It has been suggested by Matsui and Satz that $J/{\psi}$ 
suppression is a good probe \cite{matsui} for the detection of 
an equilibrated quark-gluon plasma. Their
calculation is based on lattice QCD which
assumes equilibration of the plasma. However, in heavy-ion
collisions such as at RHIC
and LHC the assumption of such an equilibration of quark-gluon plasma 
is only suggestive. One does
not know exactly when the plasma equilibrates and there is no concrete 
calculation on this aspects. This sets
an uncertainty in the calculation of $J/{\psi}$ survival probability 
which is determined from screening. In this regard, there are calculations of
$J/{\psi}$ suppressions in the equilibrating quark-gluon plasma
\cite{gcn,xu} using short-distance QCD, but 
the uncertainties in the $J/{\psi}$ formation time and quark-gluon plasma 
equilibration time make it difficult to compare the
results with the experiments (see Ref. \cite{gcn} for the details).
The suppression of $J/{\psi}$ infact, been observed in
reactions where there is no 
quark-gluon plasma phase, such as in p-A collisions and in collisions
of light nucleus \cite{na38}. This suppression is well
explained by the nuclear absorption of $J/{\psi}$
\cite{huffn}. 
Although, recently, NA50 collaboration \cite{na50} reports an
excess in the supression of $J/{\psi}$, it is still not clear 
if an equilibrated quark-gluon plasma has formed in this collisions.
There are proposals that the data are explained 
by a deconfined partonic medium \cite{satz}, or by
a medium with high density \cite{blazoit}; 
but there are also other calculations which explain the
data without assuming any quark-gluon plasma phase \cite{hwa,wong}.
As far as the $J/{\psi}$ supression 
in nucleus-nucleus collision is concerned, many aspects of it 
has to be studied in greater detail before unambigious conclusions
can be drawn about the existence of quark-gluon plasma.
It thus appears that there is a need to study more than one signature
if one has to detect QGP. With that in mind we investigate 
another signature, {$\it i.e.$} dilepton emission.

Dileptons and single photons have long been proposed as useful
probes of the plasma \cite{sinha}, as once produced,
they hardly interact with the strong matter 
and thus carry the details of the circumstances
of their production. Being electromagnetic in nature, they 
do not suffer from
the final state ineractions (interactions with hadrons)
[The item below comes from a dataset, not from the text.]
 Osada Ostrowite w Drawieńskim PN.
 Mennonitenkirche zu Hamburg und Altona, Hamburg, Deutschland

and hence keep the memory of their 
formation surroundings (such as the information about the 
temperature and number density). The major processes for dilepton 
production in ultrarelativistic heavy-ion collisions (URHIC)
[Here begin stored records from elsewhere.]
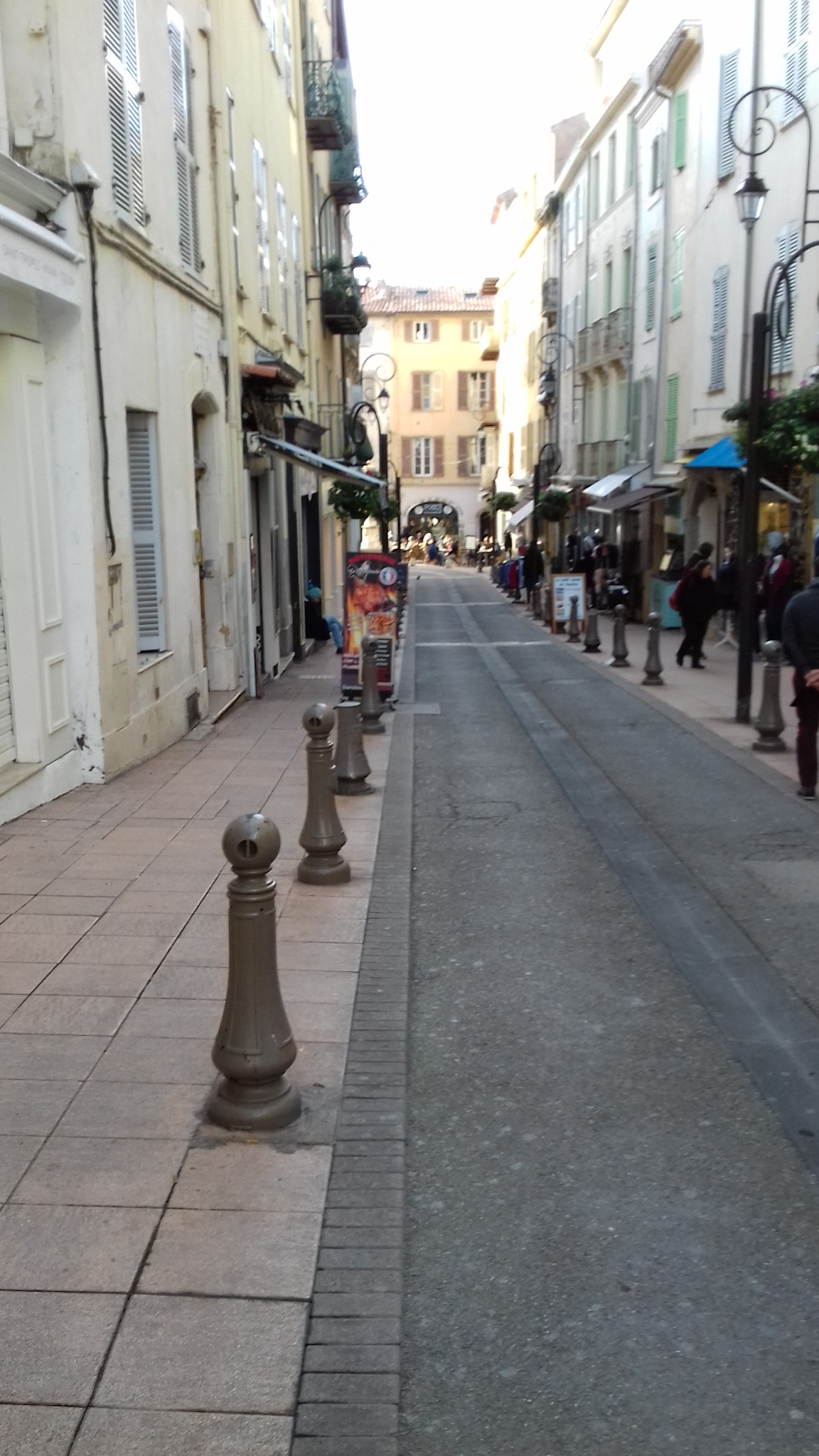 dans les rues d'Antibes
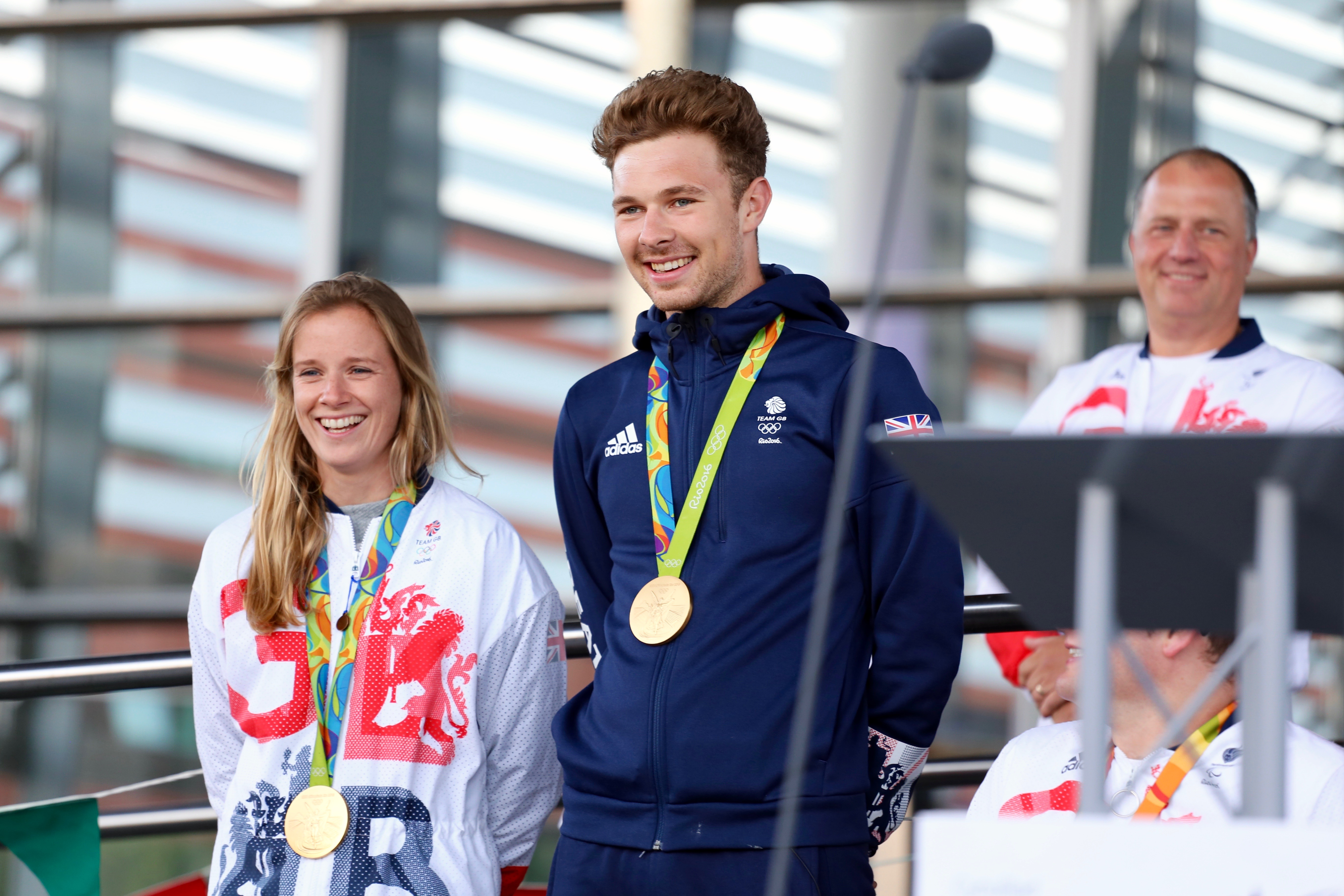 Hannah Mills, Owain Doull
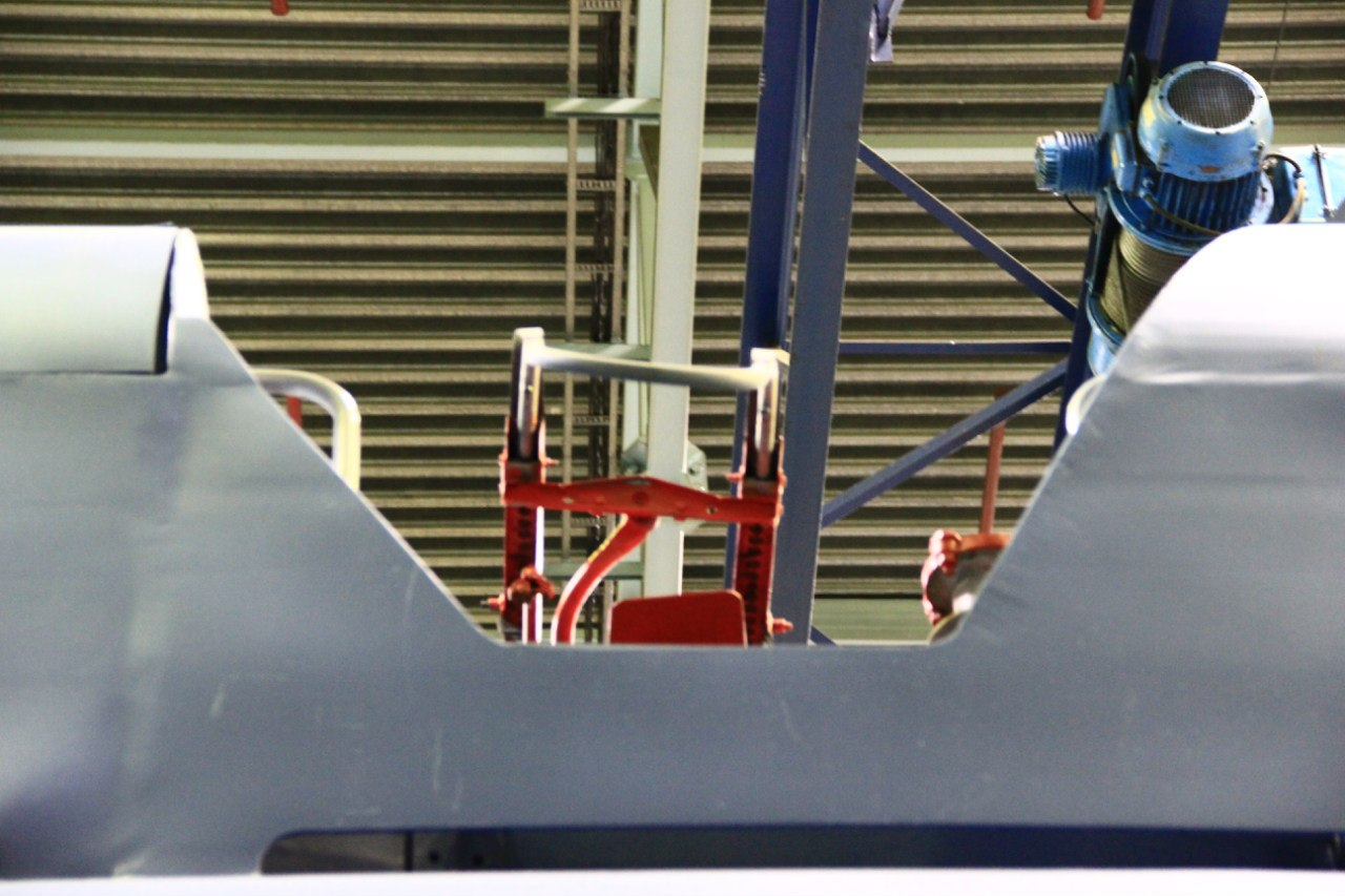 Пантограф ТП-250 электропоезда ЭС250 "Сокол"

are, (i) hard parton scattering, (ii) electromegnetic 
decay of hadrons and (iii) production from partons present in
QGP (thermal production).
The hard parton scatterings produce high $p_t$ lepton pairs 
which are calculated from pQCD, knowing the structure functions
of partons inside nucleus.
On the other hand, electromagnetic decay
of produced hadrons is the main source of dilepton and photon
production in heavy-ion collisions which
obscure the signal of interest (thermal production),
which are produced from QGP. 
The thermal emission of high invariant mass 
dilepton is calculated in the same way as that of
hard parton scatterings by using the thermal distributions of partons inside
QGP. It is expected 
that in high energy heavy-ion collisions such as at RHIC and LHC,
the thermal production of dileptons 
will be more than that from other processes \cite{dks}.
On the experimental side, 
an enhancement of dilepton yield is observed in central
200A GeV S+Au \cite{gr1}, S+W \cite{gr2},
and 160A GeV Pb+Au \cite{gr3} collisions.
However, these data are partially explained by the conventional
mechanism of binary hadron
collisions, {\it e.g.}, by $\pi \pi \rightarrow e^+ e^-$ 
processes \cite{gr4,gr5,gr6} and 
by the contribution of the collective bremsstrahlung mechanism \cite{gr7}.
In ultrarelativistic heavy-ion collisions
such as at RHIC and LHC situation might be different and one may expect an
enhancement of the dilepton production 
which can be due to the formation of quark-gluon plasma.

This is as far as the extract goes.